First Touch Conversion: The conversion happening through the channel when that channel is the first touch point for a customer. 100% credit is given to the first touch point.
Last Touch Conversion: The conversion happening through the channel when that channel is the last touch point for a customer. 100% credit is given to the last touch point.
Linear Touch Conversion: All channels/touch points are given equal credit in the conversion.
Getting back to the R code, let’s merge the two models and represent the output in a visually appealing manner which is easier to understand.
# Merges the two data frames on the "channel_name" column.
R <- merge(H, M, by='channel_name')
# Select only relevant columns
R1 <- R[, (colnames(R) %in %c('channel_name', 'first_touch_conversions', 'last_touch_conversions', 'linear_touch_conversions', 'total_conversion'))]

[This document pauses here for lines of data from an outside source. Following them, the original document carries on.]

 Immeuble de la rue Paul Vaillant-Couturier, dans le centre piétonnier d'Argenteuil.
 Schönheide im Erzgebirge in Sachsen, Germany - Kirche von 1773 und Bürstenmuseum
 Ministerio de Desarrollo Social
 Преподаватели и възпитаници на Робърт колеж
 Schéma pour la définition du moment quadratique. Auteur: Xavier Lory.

# Transforms the dataset into a data frame that ggplot2 can use to plot the outcomes
R1 <- melt(R1, id='channel_name')# Plot the total conversions
ggplot(R1, aes(channel_name, value, fill = variable)) +
geom_bar(stat='identity', position='dodge') +
ggtitle('TOTAL CONVERSIONS') +
theme(axis.title.x = element_text(vjust = -2)) +
theme(axis.title.y = element_text(vjust = +2)) +
theme(title = element_text(size = 16)) +
theme(plot.title=element_text(size = 20)) +
ylab("")
The scenario is clearly visible from the above graph. From the first touch conversion perspective, channel 10, channel 13, channel 2, channel 4 and channel 9 are quite important; while from the last touch perspective, channel 20 is the most important (in our case, it should be because the customer has decided which product to buy). In terms of linear touch conversion, channel 20, channel 4 and channel 9 are coming out to be important. From the total conversions perspective, channel 10, 13, 20, 4 and 9 are quite important.
End Notes
In the above chart we have been able to figure out which are the important channels for us to focus on and which can be discarded or ignored. This case gives us a very good insight into the application of Markov chain models in the customer analytics space. E-commerce companies can now confidently create their marketing strategy and distribute their marketing budget using data driven insights.